Проезжали Нижним и другие более крупные величины и по тому времени, и для всех эпох развития русской литературы.
Пушкин, отправляясь в Болдино (в моем, Лукояновском уезде), живал в Нижнем, но это было еще до моего рождения. Дядя П.П.Григорьев любил передавать мне разговор Пушкина с тогдашней губернаторшей, Бутурлиной, мужем которой, Михаилом Петровичем, меня всегда дразнили и пугали, когда он приезжал к нам с визитом. А дразнили тем, что я был ребенком такой же "курносый", как и он.
Не могу подтвердить точность пересказа одной из шуточных тирад Пушкина; но разговор его с губернаторшей, в редакции дяди, остался у меня в памяти очень отчетливо.
Это было в холерный год.
-- Что же вы делали в деревне, Александр Сергеевич? -- спрашивала Бутурлина. -- Скучали?
-- Некогда было, Анна Петровна.
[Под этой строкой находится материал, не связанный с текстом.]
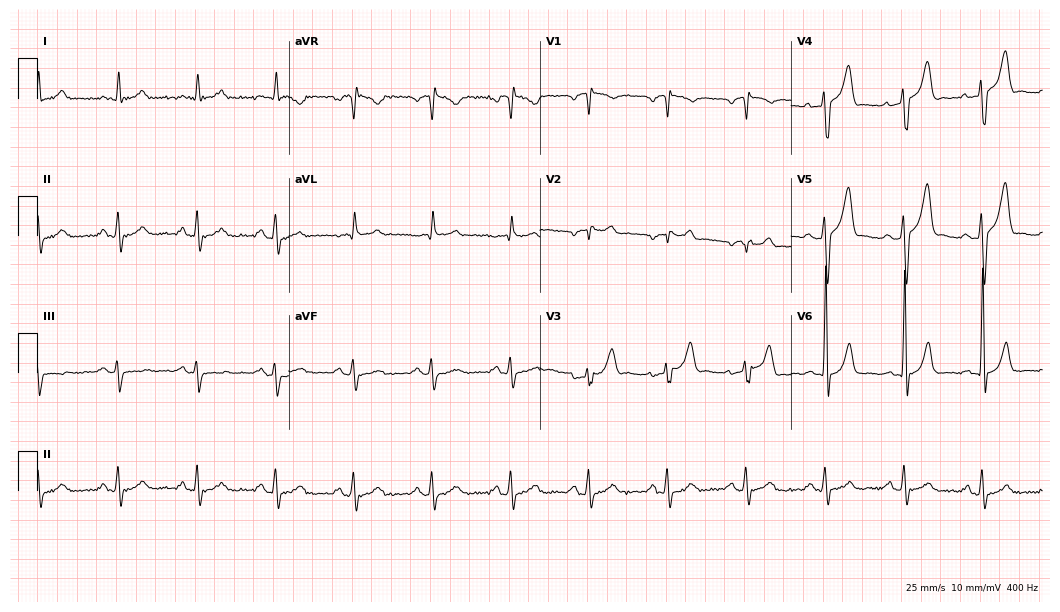
Resting 12-lead electrocardiogram. Patient: a male, 65 years old. None of these six findings is recorded: first-degree AV block, right bundle branch block, left bundle branch block, sinus bradycardia, atrial fibrillation, sinus tachycardia.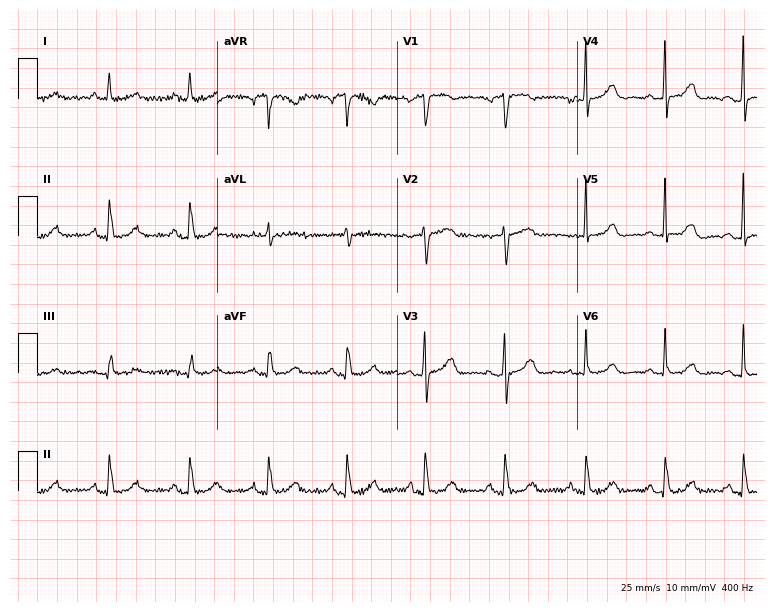
ECG — a 62-year-old female patient. Labelled as a normal ECG.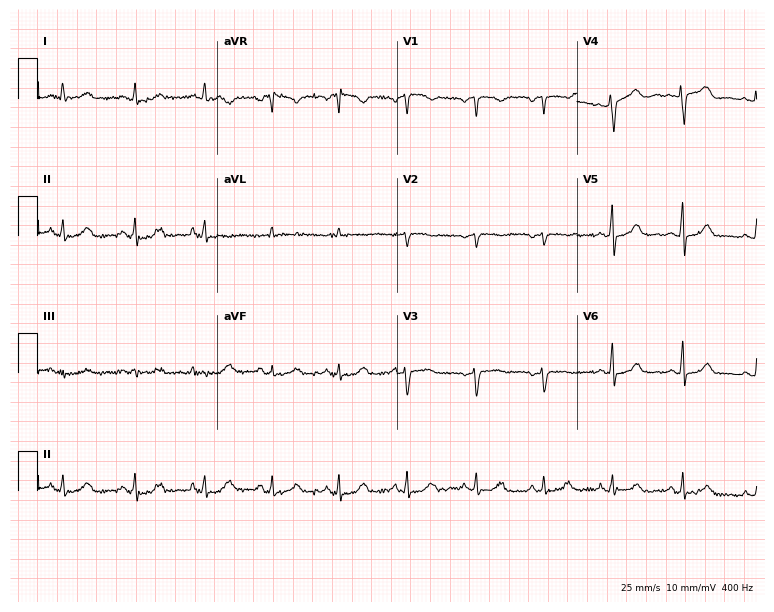
Resting 12-lead electrocardiogram. Patient: a 43-year-old female. None of these six findings is recorded: first-degree AV block, right bundle branch block, left bundle branch block, sinus bradycardia, atrial fibrillation, sinus tachycardia. Only these six findings were labelled.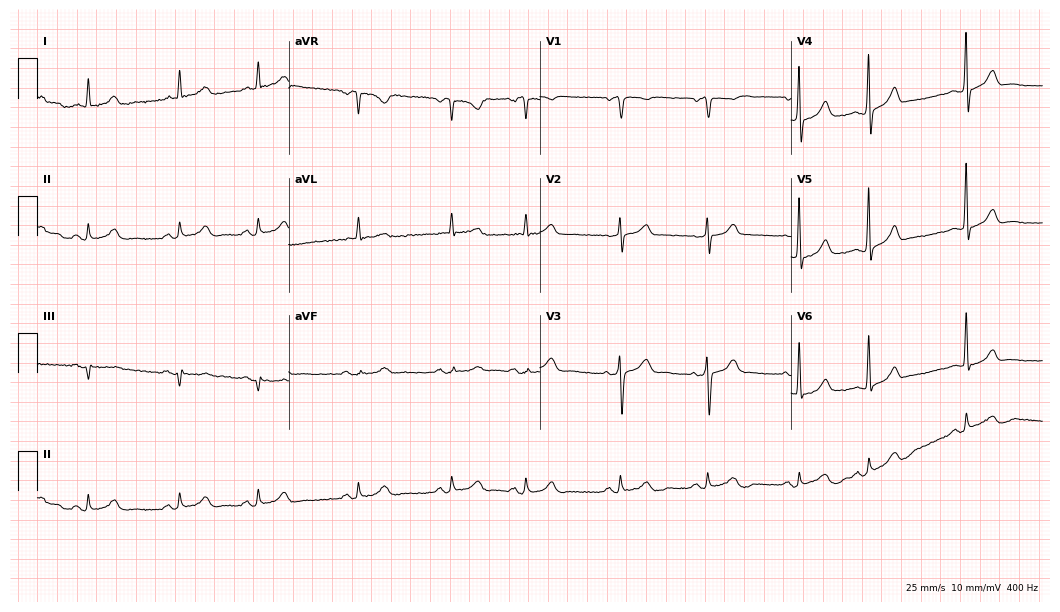
ECG — a male, 79 years old. Labelled as a normal ECG.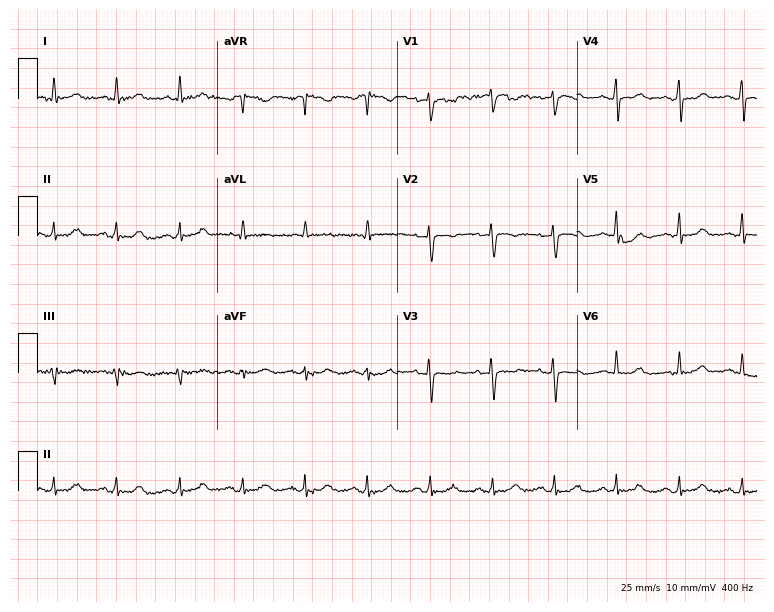
Electrocardiogram, a 64-year-old woman. Overall reading on record: normal ECG.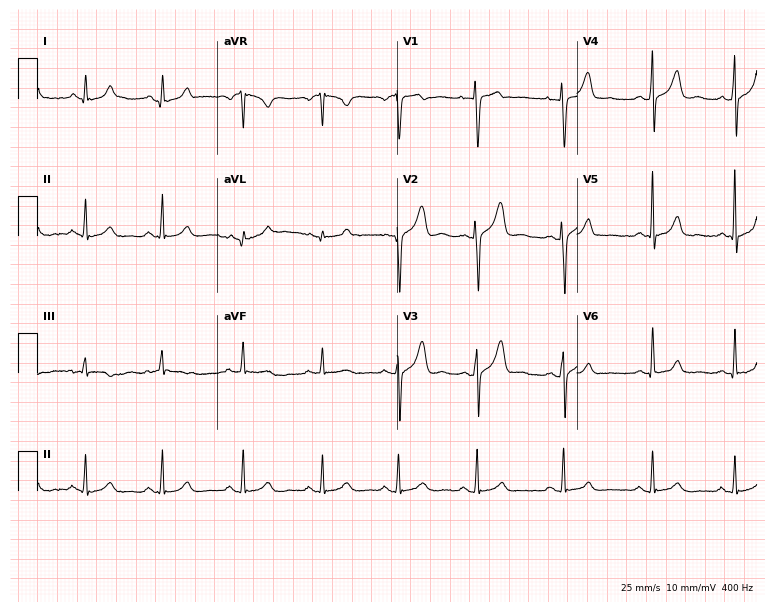
Standard 12-lead ECG recorded from a 23-year-old woman. Read as a normal ECG.

Я даже говорил проповеди.
-- Проповеди?
-- Да, в церкви, с амвона. По случаю холеры. Увещевал их. "И холера послана вам, братцы, оттого, что вы оброка не платите, пьянствуете. А если вы будете продолжать так же, то вас будут сечь. Аминь!"
К Пушкину старшее поколение относилось так, как вся грамотная Россия стала смотреть на него после московского торжества открытия памятника и к столетию. Конечно, менее литературно, но с высоким почтением и нежностью. Мы, когда подрастали, зачитывались Лермонтовым, и Пушкин, особенно антологический, уже мало на нас действовал. Спор между товарищами в моем романе более или менее "создан" мною, но в верных мотивах. И в нем тетка Телепнева пушкинистка, а музыкант Горшков -- лермонтист.
На поколении наших отцов можно бы было видеть (только мы тогда в это не вникали), как Пушкин воспитал во всех, кто его читал, поэтическое чувство и возбуждал потребность в утехах изящного творчества. Русская жизнь в "Онегине", в "Капитанской дочке", в "Борисе" впервые воспринималась как предмет эстетического любования, затрагивая самые коренные расовые и бытовые черты.